UPDATED: Arbitration money day, and Nats ink all of their players to 2024 salaries!

(UPDATED at the bottom of the article) There are a quartet of Nats players who are arbitration-eligible and have not agreed to their 2024 salaries. Lane Thomas, Kyle Finnegan, Hunter Harvey, and Luis Garcia have until today at the 1 p.m. deadline to either agree to a salary or else they will have to submit salary demands by 8 p.m. tonight with the Major League Baseball office. After that, they will have a date scheduled for an arbitration hearing for sometime before training camp. Of course, the team and player have the ability to negotiate an amount until the start of an arbitration hearing.

We have MLB Trade Rumor estimates to give us some guidance on these players:

In the old days, we used to project our own numbers for players — but MLBTR does such a great job with using three different sets of criteria, that we now use their estimates for our salary tote board. Using their numbers, the Nats Opening Day payroll would be at $108.3 million, and $131 million with player benefits. Of course, we expect more moves by general manager Mike Rizzo to take place in free agency going forward.

Teams and agents have to be careful when submitting their figures to the MLB office later today. If the agent goes too high with their salary number, an arbitrator could choose the team’s figure if they go to a hearing, and similarly if the team goes too low, the arbitrator could go with the agent’s number. Arbitrators can only choose one number at an arbitration hearing.

Most cases get settled before numbers get filed or before the date of a hearing. Some GMs are known as “file-and-trial” types, and that means they treat this arbitration figure exchange date as a hard deadline and if it goes past that point they will not negotiate further and will head to an arbitration hearing. General Manager Mike Rizzo is not a “file-and-trial” GM, and he generally tries to avoid arb hearings which can hurt the team/player bond given the challenging nature of a hearing.

You can read what happened to Jerry Blevins and John Lannan after they went to arbitration hearings against Rizzo. In year’s past, the Nats have generally settled with their arb players prior to the need for exchanging figures to the league office. In 2019, Rizzo beat Kyle Barraclough and Michael A. Taylor during arbitration hearings. Barraclough did not make it through the 2019 season and Taylor was cut after the 2020 season. Rizzo has always seemed to be fair with his numbers. Words to the wise — DON’T CHALLENGE RIZZO!
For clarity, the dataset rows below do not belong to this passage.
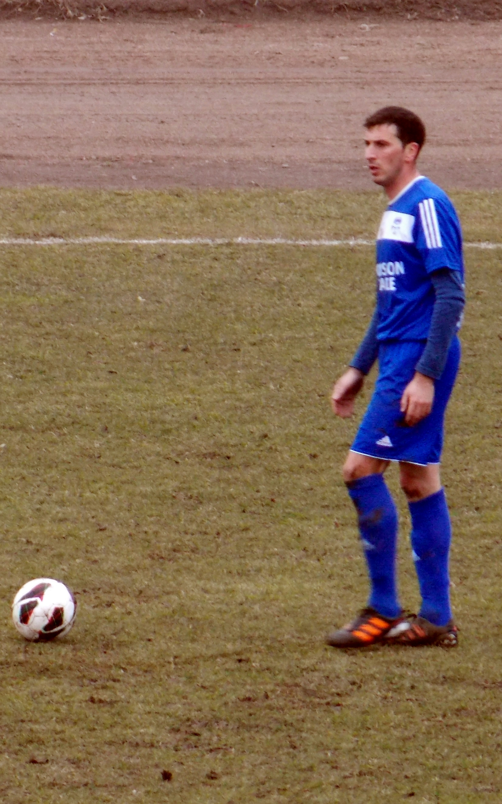 Fotografia fotbalistului Laurentiu Ivan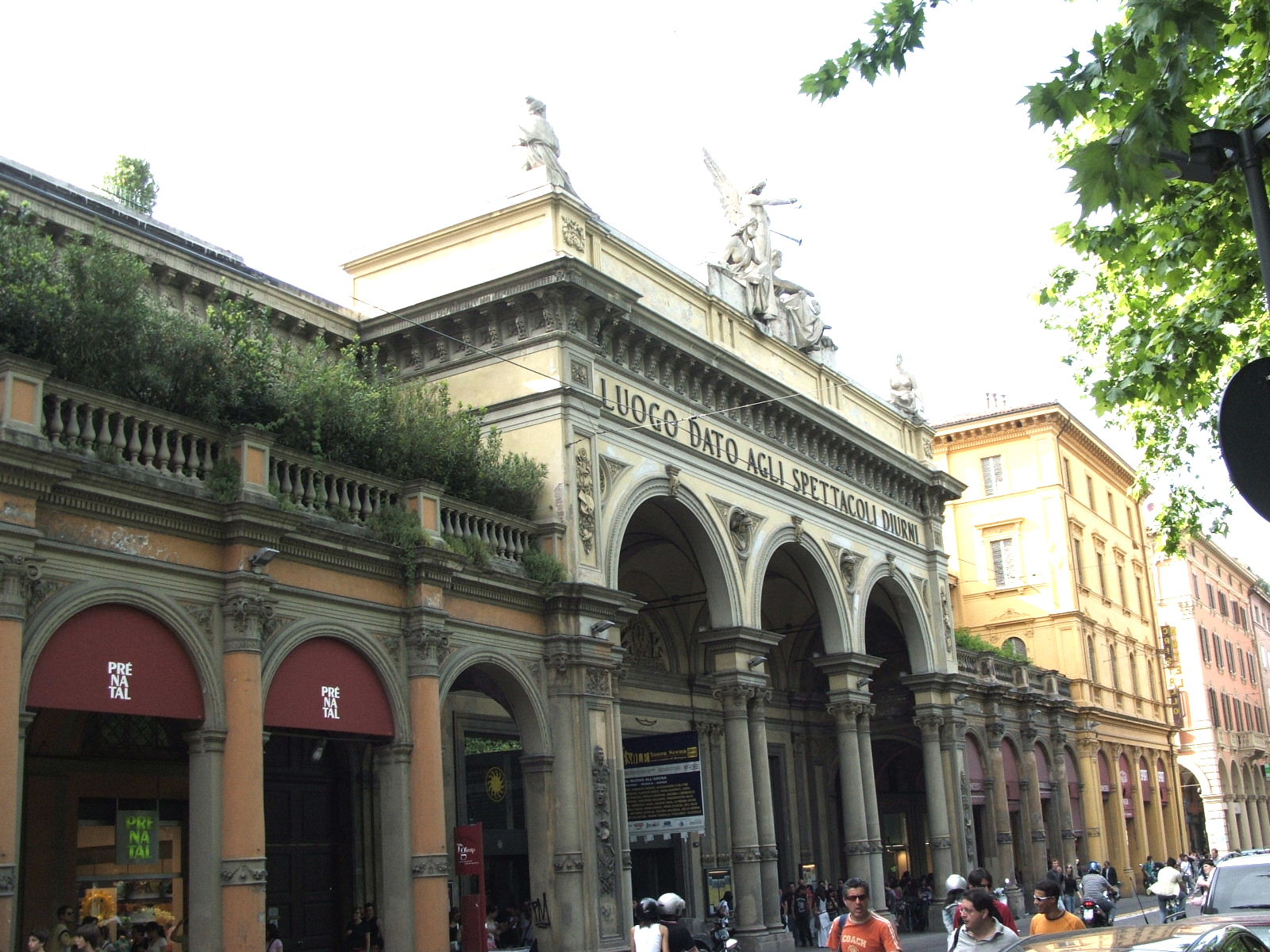 Bologna, il teatro Arena del Sole di via dell'Indipendenza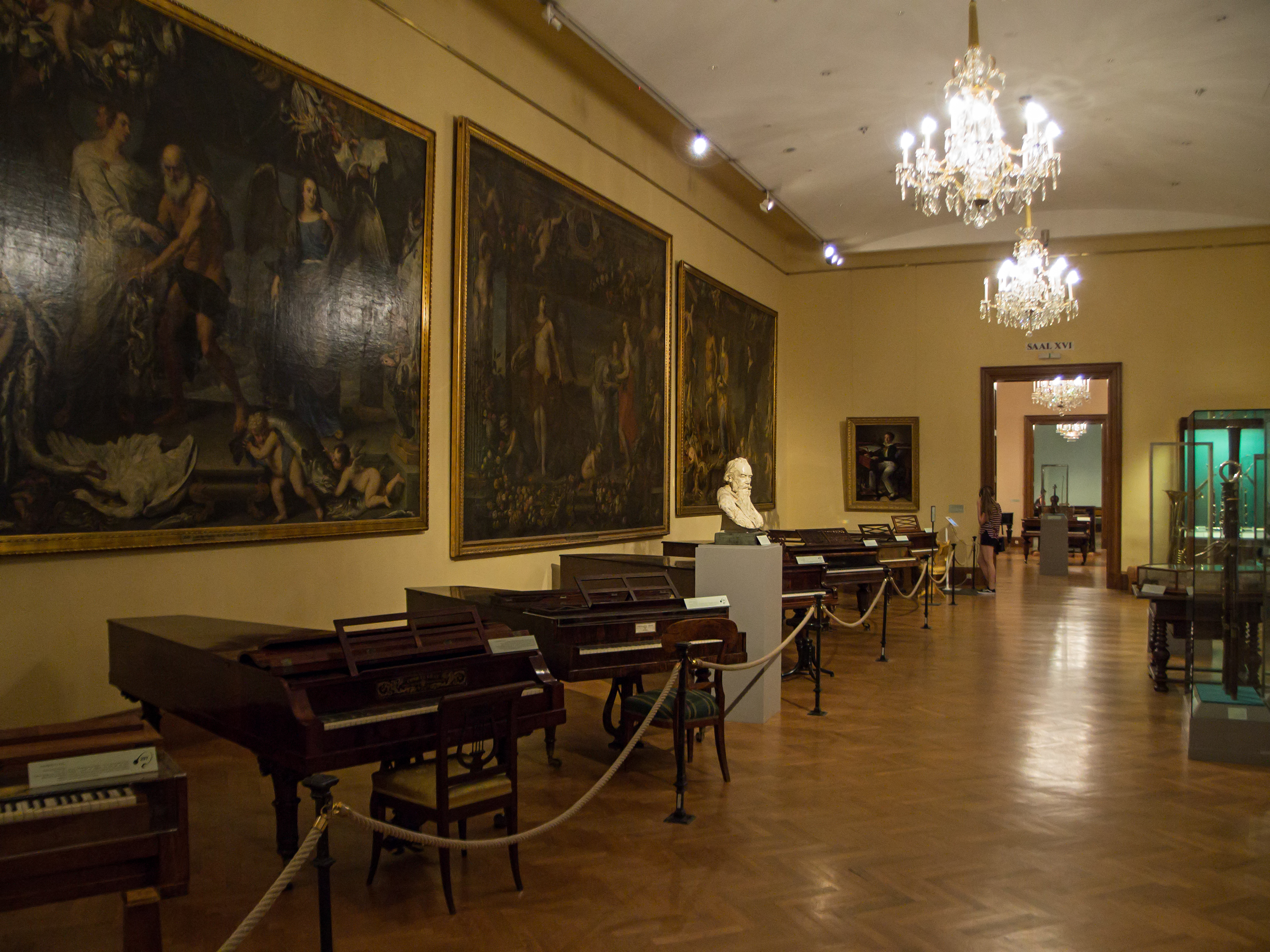 Hofburg (Neue Burg), die das Haus der Geschichte Österreich (HGÖ) beherbergen wird: Schauräume vor der musealen Adaptierung.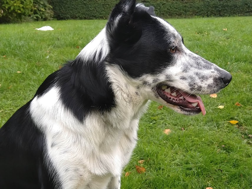 En 9-måneder gammel, korthåret border collie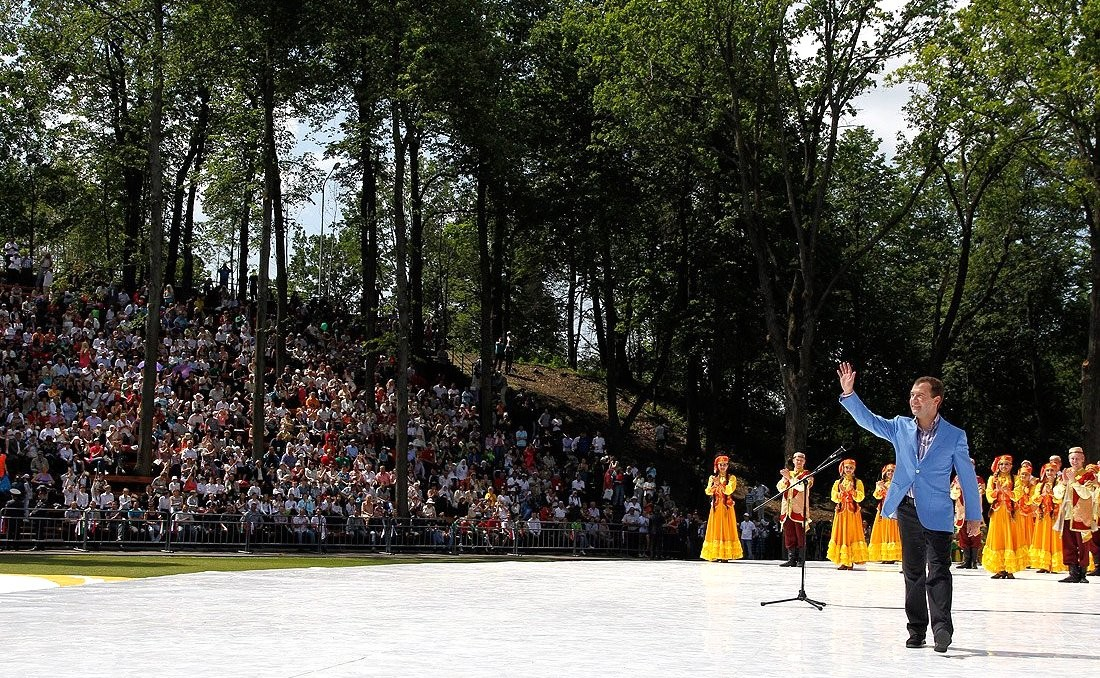 Поздравление с национальным праздником Сабантуй.

The next few hours will hopefully make this all a moot point as players agree to their numbers. Others will see what the team submitted versus their agent, and subsequently negotiate a number somewhere in-between. Stay tuned on this.

Spring Training Camp

We are now about 30-days from the official opening to Spring Training camps. With that said, over 120 free agents are unsigned, and there will continue to be players signed to MLB deals with more signed to minor league deals. There are also some trades to be made. Now remember, with almost every team at the 40-man roster limit — every player signed to MLB deals would require a corresponding move and every DFA causes another player to hit free agency. It becomes a vicious circle of sorts as players are trying to arrange for travel and housing to Spring Training homes that can change quickly for those players that live on the edge as expendable on the 40-man roster.

International Free Agency

We are just four days away from all of those international free agent signings that can become official on January 15. Most of the names are known at the higher end as the teams all have a spending cap, and only players signed for $10,000 and less are exempt from that cap. The Nats have a cap this year at $5,925,000.
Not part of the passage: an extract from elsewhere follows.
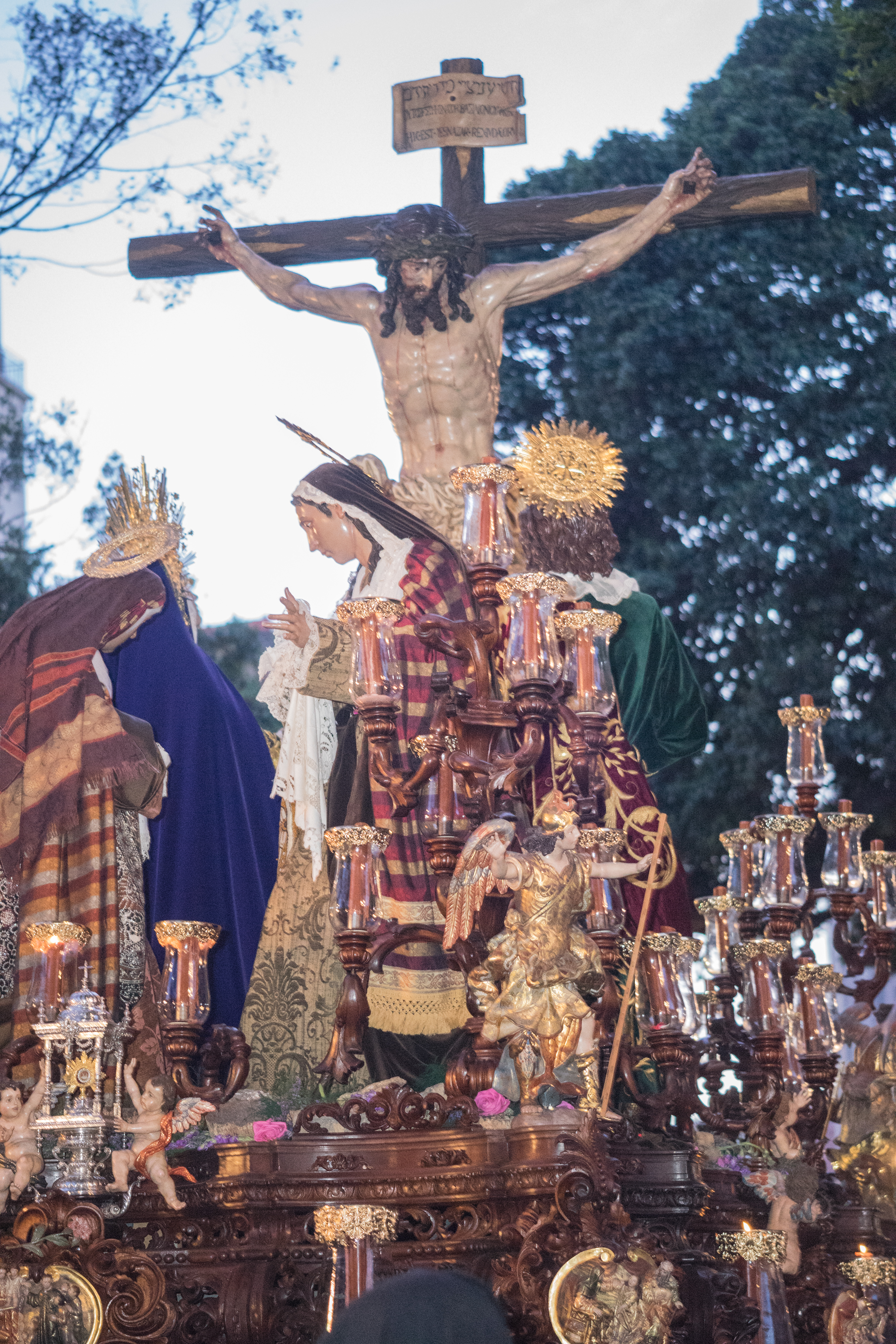 Hermandad Salesiana y Cofradía de Nazarenos del Santo Cristo de las Penas, María Santísima del Auxilio, San Juan Evangelista y San Juan Bosco This is a photography of a Folklore festival in Spain (Wikidata id Q9075883).

There will be more names that are not on that list, and certainly the big names you will hear initially signed by the Nationals will be OF Victor Hurtado and SS Angel Feliz. This certainly sets up a nice class with the Nats getting away from what they had done in the past with spending most of their money on one player, like they did with Yasel Antuna, Armando Cruz, and Cristhian Vaquero. While Baseball America’s article is a good read on the top prospects in this 2024 IFA class, they only rank the players on their bonus amounts. Hurtado is listed as the 7th highest bonus this year — but the Nats still had room for Feliz who is ranked 16th.

Teams have shown better results going with more top players, and a reminder that Juan Soto was the 22nd ranked player in his signing class back in 2015. If you think it is tough to sign 21 year old college players, the IFA process has you scouting players while they are in Middle School and committing to them at 15 years old. International players are officially eligible to sign with MLB teams when they are at least the age of 16, and must be born between Sept. 1, 2006, and Aug. 31, 2007 for this class.

UPDATED: The team has now announced that all four arb-eligible playera have settled on a salary with the team. MLBTR had Thomas at a $7 million projection, and Thomas agreed to a 2024 salary of $5.45 million, Finnegan at $5.1 million, Harvey at $2.325 million, and García at $1.95 million per Andrew Golden of The Washington Post.

In comparison with the MLBTR salary projections, Harvey exceeded the number and Finnegan hit the exact number MLBTR had while Thomas and Garcia came in below the estimates. That will bring the Nats payroll today on salaries to just under $107 million, an increase from Opening Day last year of $101.1 million.